Abundance of DAPs in the nucleus were mainly decreased in response to abiotic stresses in both shared and stressor-specific protein categories. For instance, nuclear proteins related to major molecular functions such as gene dynamic change, signal transduction, and metabolic process, were decreased in abundance under all abiotic stresses. One example of differential effects of various abiotic stresses on plant cell organelle functions in our study was related to the heat shock protein family (HSPs), which are known as one of the major stress responses mostly involved in response to temperature stress. Although 24.1 kDa heat shock protein, which is localized in the mitochondria, was increased in abundance in response to both temperature and salt stresses, another member of this family, Heat shock 70 kDa protein BIP4, which occurs in the endoplasmic reticulum (ER), was increased in abundance only under salt stress.
The cytosol plays a significant role in plant function under stresses, not only by itself but also through interaction among different subcellular organelles. RNA binding protein and Phosphoglucomutase were two cytosol-localized proteins that were accumulated in common among all abiotic stresses. However, Aldo_ket_red domain-containing protein and Calcium-dependent kinase, which are related to photosynthesis and transport functions, respectively, decreased in abundance commonly under all individual abiotic stresses. Peptidyl-prolyl cis-trans isomerase, which performs a signaling molecular function in the cytosol, was detected as the only protein that increased in abundance under drought stress but decreased in abundance under both salt and temperature stress treatments.

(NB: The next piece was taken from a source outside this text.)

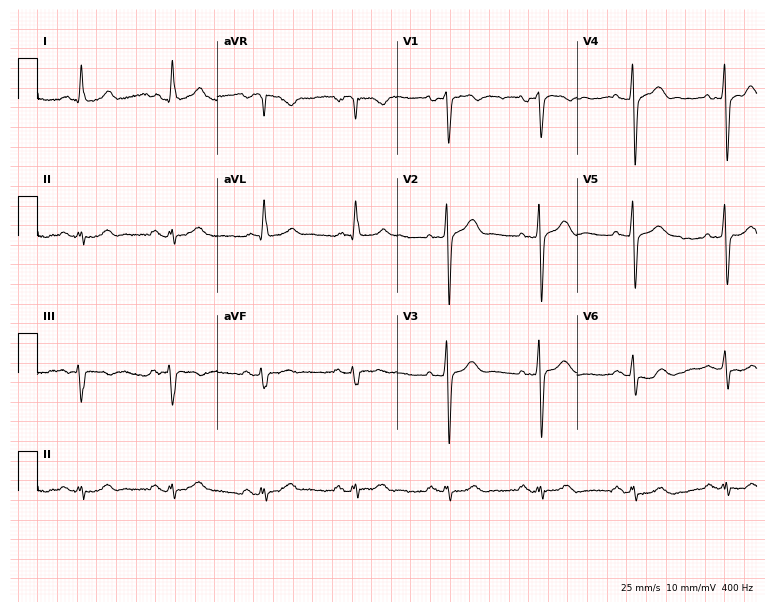
Electrocardiogram (7.3-second recording at 400 Hz), a male, 79 years old. Of the six screened findings (first-degree AV block, right bundle branch block, left bundle branch block, sinus bradycardia, atrial fibrillation, sinus tachycardia), none is recorded.

2.8. Parallel Reaction Monitoring (PRM) Validation
A series of PRM experiments were performed to validate the results from label-free shotgun proteomics analysis of Nipponbare plants under various individual abiotic stresses. The PRM results indicated that the differential changes in abundance of four selected proteins measured by PRM, as shown in
Figure 6, agreed with the label-free shotgun proteomics results.
These included Betaine aldehyde dehydrogenase (O24174), Fasciclin-like arabinogalactan protein 15 (Q7XIM4), t-SNARE coiled-coil homology domain-containing (Q8H5R6), and Anamorsin homolog 1 (Q7XQ97). Betaine aldehyde dehydrogenase protein was significantly reduced in abundance under drought and temperature stresses, and was reduced in expression slightly after salt treatment but not to a statistically significant level (
Figure 6A). The Fasciclin-like arabinogalactan protein 15 (
Figure 6B) and t-SNARE coiled-coil homology domain-containing protein (
Figure 6C) both responded similarly to all abiotic stresses by decreasing in abundance significantly. Anamorsin homolog 1 responded to drought stresses by decreasing in abundance significantly, while under salt and temperature stress it was reduced in abundance, but not to a statistically significant level (
Figure 6D).
Table 5 shows for comparison purposes the reported fold-change of each of the four proteins from the label free quantitative proteomics data analysis.